- [EXTRACTED INFORMATION]:
=======

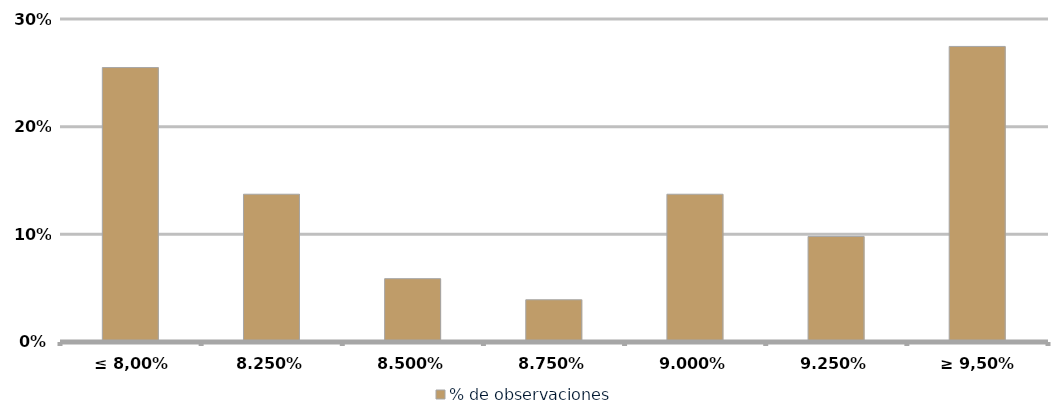
| Category | % de observaciones  |
|---|---|
| ≤ 8,00% | 0.255 |
| 8,25% | 0.137 |
| 8,50% | 0.059 |
| 8,75% | 0.039 |
| 9,00% | 0.137 |
| 9,25% | 0.098 |
| ≥ 9,50% | 0.275 |

=======

Print every line above once more, exactly. Omit the pictures.

| Category | % de observaciones  |
|---|---|
| ≤ 8,00% | 0.255 |
| 8,25% | 0.137 |
| 8,50% | 0.059 |
| 8,75% | 0.039 |
| 9,00% | 0.137 |
| 9,25% | 0.098 |
| ≥ 9,50% | 0.275 |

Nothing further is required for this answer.